Application of Neural Networks tested for returning soil samples from the surface of Mars
As we know, NASA's Perseverance rover continues its mission on Mars. It explores the planet's landscape, assesses its natural resources, and collects samples of Martian rocks and atmosphere, among other tasks.
Perseverance is equipped with a system for collecting and storing soil samples, which uses rotary percussion drilling technology. At the end of the rover's 2m robotic arm is a rotary percussion drill and a hollow borehole for simultaneous surface drilling and sampling. Perseverance is also equipped with 43 titanium tubes designed to store the samples, with five of them remaining empty for purity control purposes.
The collection of soil samples takes place in the Jezero Crater on Mars. Billions of years ago, this location was a lake, with a river flowing into the crater. The river brought sediment and formed a steep fan-shaped delta. It is assumed that valuable information about ancient Martian biology can be extracted from the rock deposits found here.
Perseverance drills into the selected sample, extracts material from it, places the sample in a container, and seals it securely. The rover collects two samples of each rock type. The idea is to leave one sample on board and discard the other for storage at specially marked locations within the Three Forks area inside the Jezero Crater. This will serve as a backup storage in case something happens to the rover and it is unable to deliver the containers.
The sample container itself is a special airtight titanium tube 15.24 cm (6 inches) long. Retrieving each container from within Perseverance takes over an hour, after which the rover carefully deposits the container in the sample storage zone on Mars.
NASA has a website for the sample collection, which displays the process of material collection and provides detailed information about each sample.
The coordinates of each drop-off point are recorded so that Perseverance can return to them if needed. The samples are stored in the open, spaced apart from each other. The placement points were specifically chosen to allow easy retrieval by the robotic arm of the rover or by a future mission, potentially by helicopters, in case the rover malfunctions.

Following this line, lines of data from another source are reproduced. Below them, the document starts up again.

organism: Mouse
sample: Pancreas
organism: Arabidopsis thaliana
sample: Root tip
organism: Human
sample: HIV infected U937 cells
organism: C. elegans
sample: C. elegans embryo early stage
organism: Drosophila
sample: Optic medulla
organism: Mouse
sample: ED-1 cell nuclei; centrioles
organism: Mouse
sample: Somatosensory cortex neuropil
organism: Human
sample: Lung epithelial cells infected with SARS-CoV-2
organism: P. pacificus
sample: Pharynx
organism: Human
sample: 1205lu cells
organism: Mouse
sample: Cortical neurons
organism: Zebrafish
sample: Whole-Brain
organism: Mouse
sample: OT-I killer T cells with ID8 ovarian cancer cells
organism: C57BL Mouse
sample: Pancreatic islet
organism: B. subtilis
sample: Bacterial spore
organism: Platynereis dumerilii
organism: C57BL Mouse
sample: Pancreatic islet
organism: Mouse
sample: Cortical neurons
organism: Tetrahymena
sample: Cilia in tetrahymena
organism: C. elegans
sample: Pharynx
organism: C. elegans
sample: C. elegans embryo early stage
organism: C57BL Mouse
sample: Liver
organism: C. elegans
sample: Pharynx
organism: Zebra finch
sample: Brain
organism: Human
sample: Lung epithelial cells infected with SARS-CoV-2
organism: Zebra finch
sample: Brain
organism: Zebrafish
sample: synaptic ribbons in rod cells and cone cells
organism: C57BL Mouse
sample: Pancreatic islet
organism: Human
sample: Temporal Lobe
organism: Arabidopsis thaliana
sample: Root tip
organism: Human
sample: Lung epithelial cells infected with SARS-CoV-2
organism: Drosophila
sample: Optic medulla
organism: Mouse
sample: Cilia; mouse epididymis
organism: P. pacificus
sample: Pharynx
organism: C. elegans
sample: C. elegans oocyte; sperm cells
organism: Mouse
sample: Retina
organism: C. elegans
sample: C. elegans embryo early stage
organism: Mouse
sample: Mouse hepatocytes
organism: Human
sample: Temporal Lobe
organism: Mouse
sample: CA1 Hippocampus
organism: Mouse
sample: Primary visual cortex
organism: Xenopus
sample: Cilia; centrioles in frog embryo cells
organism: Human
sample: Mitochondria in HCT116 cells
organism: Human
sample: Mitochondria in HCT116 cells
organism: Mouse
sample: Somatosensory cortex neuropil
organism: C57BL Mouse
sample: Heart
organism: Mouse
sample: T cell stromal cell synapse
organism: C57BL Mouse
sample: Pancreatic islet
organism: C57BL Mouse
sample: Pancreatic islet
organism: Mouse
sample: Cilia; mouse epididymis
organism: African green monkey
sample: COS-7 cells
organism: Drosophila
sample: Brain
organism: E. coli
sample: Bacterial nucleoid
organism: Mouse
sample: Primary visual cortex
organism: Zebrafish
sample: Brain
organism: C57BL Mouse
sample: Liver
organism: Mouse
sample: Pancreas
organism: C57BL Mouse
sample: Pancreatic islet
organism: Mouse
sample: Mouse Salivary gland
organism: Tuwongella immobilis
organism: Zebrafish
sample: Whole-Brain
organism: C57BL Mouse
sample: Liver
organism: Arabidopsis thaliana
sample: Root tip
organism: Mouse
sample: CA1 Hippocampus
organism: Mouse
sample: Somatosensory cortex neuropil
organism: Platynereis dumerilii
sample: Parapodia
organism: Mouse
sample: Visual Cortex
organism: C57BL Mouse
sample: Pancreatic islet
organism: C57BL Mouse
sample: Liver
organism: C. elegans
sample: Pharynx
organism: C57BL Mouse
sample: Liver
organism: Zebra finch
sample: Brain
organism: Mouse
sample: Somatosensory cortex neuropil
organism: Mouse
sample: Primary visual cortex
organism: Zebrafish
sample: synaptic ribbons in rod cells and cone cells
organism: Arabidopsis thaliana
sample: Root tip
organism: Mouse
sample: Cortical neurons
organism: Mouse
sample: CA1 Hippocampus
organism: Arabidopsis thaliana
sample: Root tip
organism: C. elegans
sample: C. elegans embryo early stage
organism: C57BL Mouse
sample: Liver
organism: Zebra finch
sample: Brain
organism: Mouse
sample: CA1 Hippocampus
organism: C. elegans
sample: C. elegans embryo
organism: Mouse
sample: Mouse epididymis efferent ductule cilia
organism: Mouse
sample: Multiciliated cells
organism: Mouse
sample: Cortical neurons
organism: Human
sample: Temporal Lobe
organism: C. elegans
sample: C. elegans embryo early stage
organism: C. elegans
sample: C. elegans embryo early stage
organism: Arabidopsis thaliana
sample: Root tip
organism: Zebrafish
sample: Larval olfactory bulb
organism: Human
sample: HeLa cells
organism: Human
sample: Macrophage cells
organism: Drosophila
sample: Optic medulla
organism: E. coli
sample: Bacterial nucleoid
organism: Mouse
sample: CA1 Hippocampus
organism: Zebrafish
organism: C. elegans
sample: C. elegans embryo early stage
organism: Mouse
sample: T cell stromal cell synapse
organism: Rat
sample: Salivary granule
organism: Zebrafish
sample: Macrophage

Returning samples from Mars to Earth is considered to be the most complex campaign of robotic space exploration ever undertaken. The Sample Fetch Rover, developed as a joint mission of the European Space Agency (ESA) and Roscosmos, was intended to be part of this campaign. However, Russia's invasion of Ukraine led to the cancellation of the program. ESA refused to launch the project on a Soyuz rocket. The mission was put on hold. Nevertheless, the underlying technology remains crucial for the Mars Sample Return Campaign.
Laura Bielenberg, an ESA graduate trainee, is working on an experimental setup called Rabbit (RAS Bread Boarding In-house Testbed). Here, an exact replica of the collection system that was supposed to be part of ESA Sample Fetch Rover is being reproduced. The sample transfer arm is still needed to load the titanium tubes with Martian samples and transport them to Earth. The robotic arm of ESA will collect them from the Perseverance rover and, possibly, from sample recovery helicopters as backup.
The work is being carried out at the Mars Yard test site, which is part of ESA's Planetary Robotics Laboratory at ESA ESTEC technical center in Noordwijk, Netherlands. Here, the Martian rocky landscape is accurately recreated.
Laura leaves copies of the titanium tubes for samples on the surface of the test site near the metal structure with the robotic arm and explores strategies for their collection, from autonomous detection to estimating the position of the sample tubes on Mars.
To detect tubes and estimate their position and orientation, the team of scientists uses not only cameras and sensors, but also neural networks. The neural network algorithm was developed in collaboration with Katholieke Universiteit Leuven in Belgium.
The tube collection setup is equipped with a navigation camera installed on top of the structure. The neural network receives images from this camera and searches for the titanium tubes in them. It also identifies points in the image to assess the position of the tube on the surface.
The team attempted to recreate the Martian environment, simulating similar lighting and landscape conditions. A mixture of direct and indirect lighting was designed, and imitation of different types of terrain was achieved by combining sand, pebbles and stones. All these actions were taken to improve the quality of neural network training.
The goal of the mission is to deliver samples from Mars to Earth. The data obtained from these samples and the technologies developed as part of Mars exploration programs, will one day help humanity to unravel the mysteries of the Red Planet.